Galliformes /ˌɡælɪˈfɔːrmz/ is an order of heavy-bodied ground-feeding birds that includes turkeys, chickens, quail, and other landfowl. Gallinaceous birds, as they are called, are important in their ecosystems as seed dispersers and predators, and are often reared by humans for their meat and eggs, or hunted as game birds.

The order contains about 290 species, inhabiting every continent except Antarctica, and divided into five families: Phasianidae (including chicken, quail, partridges, pheasants, turkeys, peafowl (peacocks) and grouse), Odontophoridae (New World quail), Numididae (guinea fowl), Cracidae (including chachalacas and curassows), and Megapodiidae (incubator birds like malleefowl and brush-turkeys). They have adapted to most environments, except for innermost deserts and perpetual ice.

Many gallinaceous species are skilled runners and escape predators by running rather than flying. Males of most species are more colorful than the females, with often elaborate courtship behaviors that include strutting, fluffing of tail or head feathers, and vocal sounds. They are mainly nonmigratory. Several species have been domesticated during their long and extensive relationships with humans.

The name galliformes derives from "gallus", Latin for "rooster". Common names are gamefowl or gamebirds, landfowl, gallinaceous birds, or galliforms. Galliforms and waterfowl (order Anseriformes) are collectively called fowl.
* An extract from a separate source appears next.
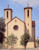 Ansicht der Kirche vom Obermarkt aus.
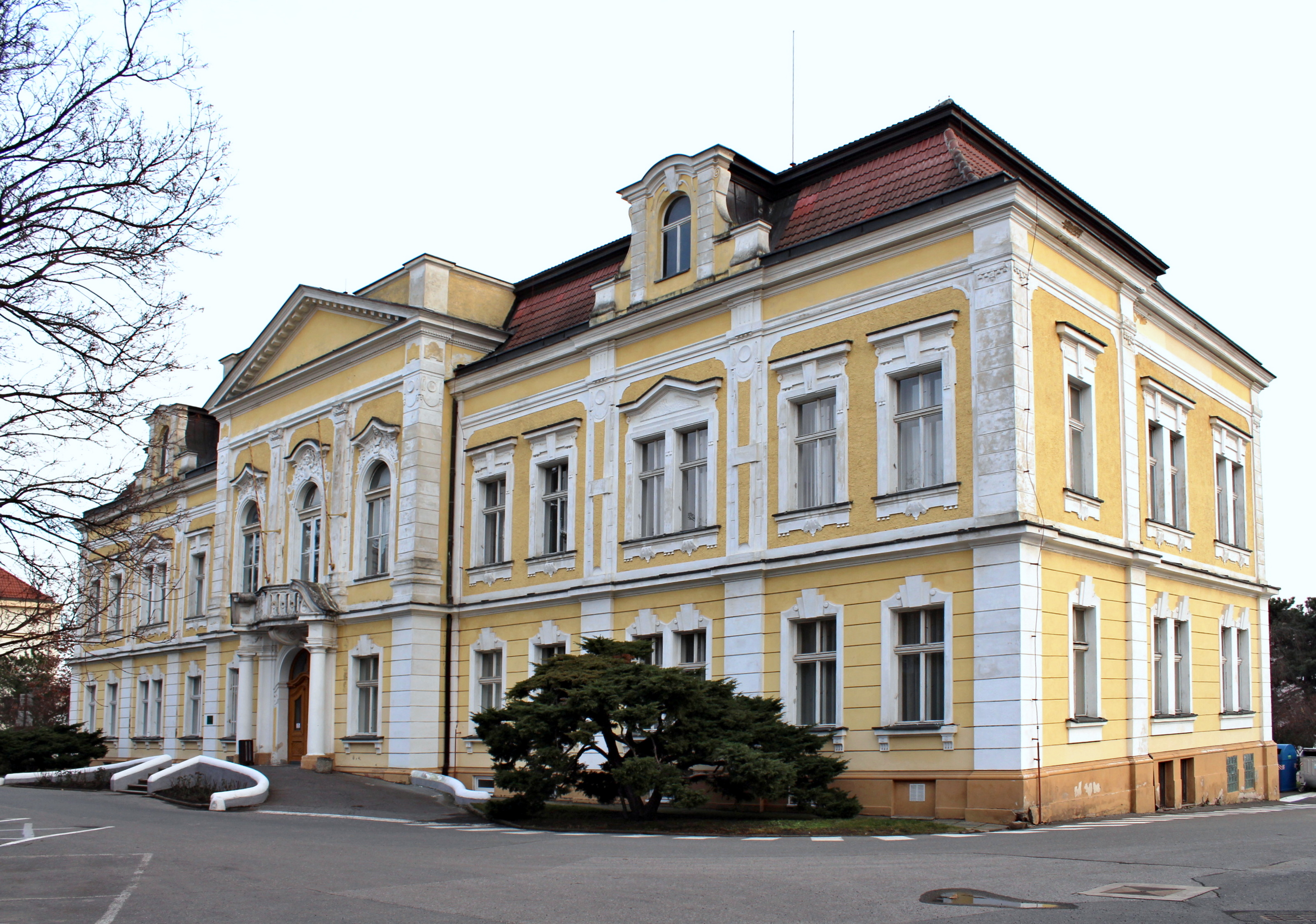 Fakultní nemocnice Královské Vinohrady

The living Galliformes were once divided into seven or more families. Despite their distinctive appearance, grouse and turkeys probably do not warrant separation as families due to their recent origin from partridge- or pheasant-like birds. The turkeys became larger after their ancestors colonized temperate and subtropical North America, where pheasant-sized competitors were absent. The ancestors of grouse, though, adapted to harsh climates and could thereby colonize subarctic regions. Consequently, the Phasianidae are expanded in current taxonomy to include the former Tetraonidae and Meleagrididae as subfamilies.
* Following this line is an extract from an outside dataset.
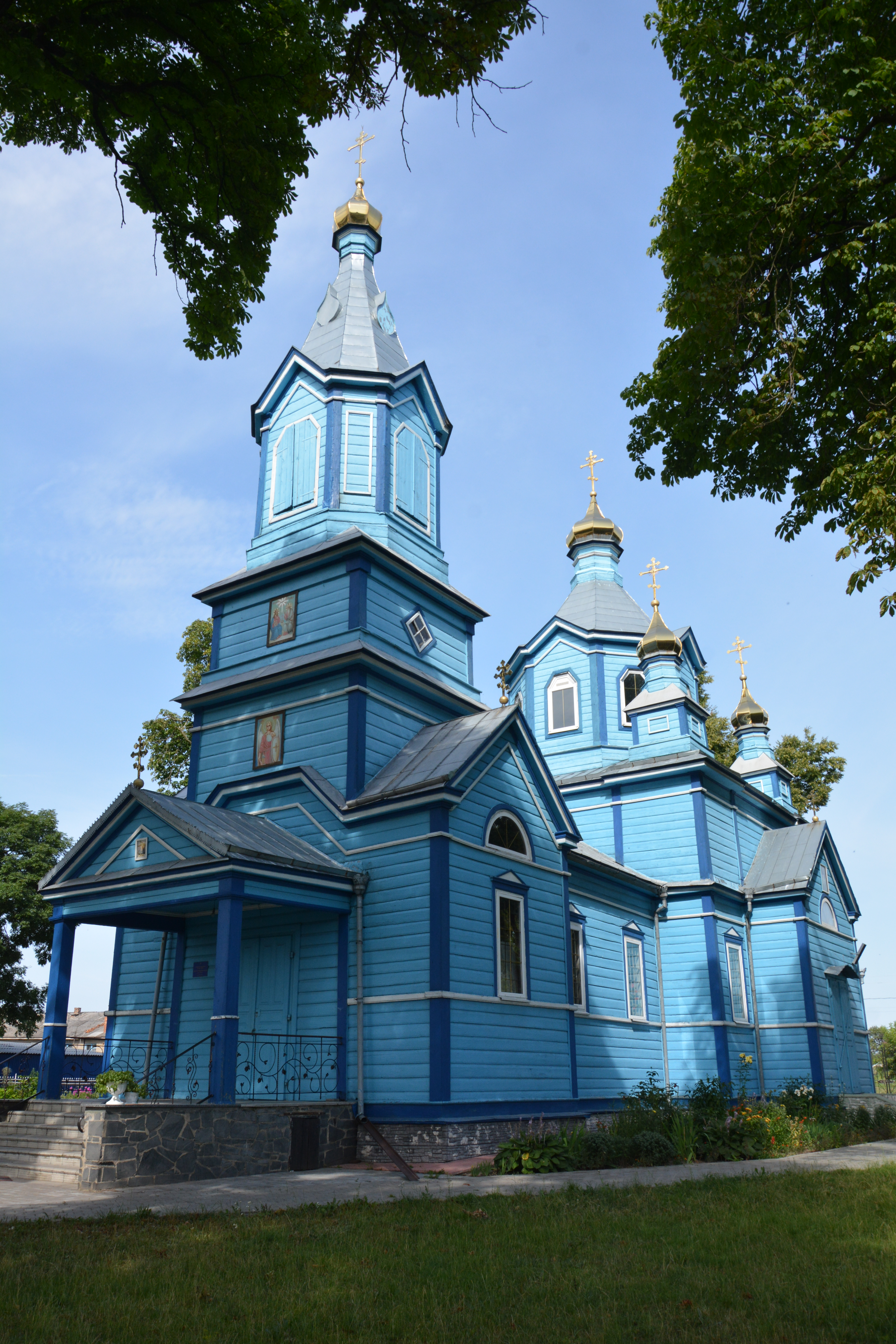 Троїцька церква (дер.), Олика

The Anseriformes (waterfowl) and the Galliformes together make up the Galloanserae. They are basal among the living neognathous birds, and normally follow the Paleognathae (ratites and tinamous) in modern bird classification systems. This was first proposed in the Sibley-Ahlquist taxonomy and has been the one major change of that proposed scheme that was almost universally adopted. However, the Galliformes as they were traditionally delimited are called Gallomorphae in the Sibley-Ahlquist taxonomy, which splits the Cracidae and Megapodiidae as an order "Craciformes". This is not a natural group, however, but rather an erroneous result of the now-obsolete phenetic methodology employed in the Sibley-Ahlquist taxonomy. Phenetic studies do not distinguish between plesiomorphic and apomorphic characters, which leads to basal lineages appearing as monophyletic groups.

Historically, the buttonquails (Turnicidae), mesites (Mesitornithidae) and the hoatzin (Opisthocomus hoazin) were placed in the Galliformes, too. The former are now known to be shorebirds adapted to an inland lifestyle, whereas the mesites are probably closely related to pigeons and doves. The relationships of the hoatzin are entirely obscure, and it is usually treated as a monotypic order Opisthocomiformes to signify this.

The fossil record for the Galliformes is incomplete.